# Those with a console 64-67



## xconcepts (Jan 4, 2009)

I'm looking to add an original center console and shifter to my 66. I've got an original console, just looking for a shifter. I've noticed that the some of the 64 and late 65 and 67+ is angled more than the late 65/66. Is the 65/66 shifter too straight for the GTO? I've heard that some smack there hand against the dash while shifting. Is this true? Has anyone else put a different year shifter with the console in? 

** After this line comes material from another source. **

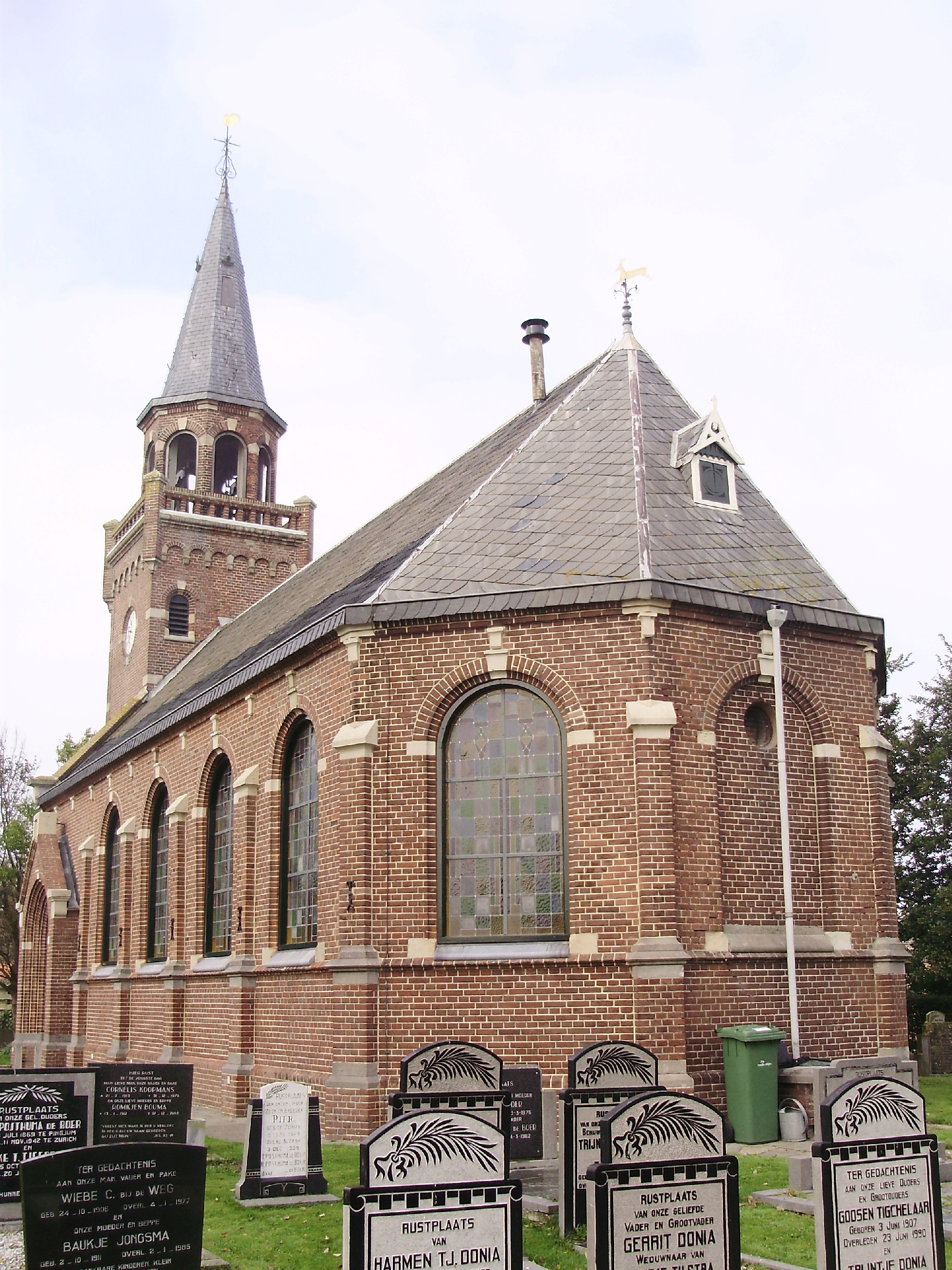 Kerk Zurich Friesland
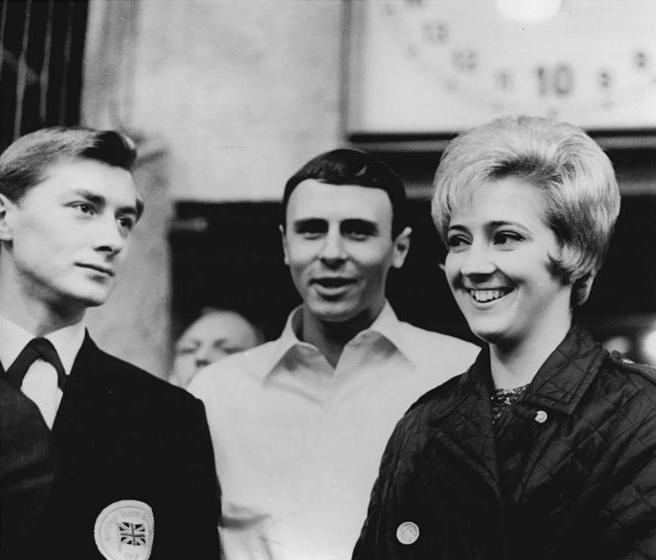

I am really leaning towards getting one of the more angled shifters, just so I don't have to reach as far with it. I'm not short or anything(6') but with my quickthrow T shift I always have to lean forward to get R, 1st and 3rd.


----------



## geeteeohguy (Feb 2, 2008)

"Is the '65-'66 shifter too straight for the GTO?" Well, that's what they came with. The '65 and '66 shifters ARE much straighter than the '64 and '67 ones. I have banged my knuckles on the dash while slamming third gear in a number of '66's I've owned....my '65 has a slimmer dash, so it's not a problem. You can run a '64 or'67 shifter if you prefer..I agree, the angle is more user-friendly. The '64 shifters are not marked Hurst, and the '67 shifters are rubber-bushed, and not as positive as a '64--'66 unit. They are quieter, though.


----------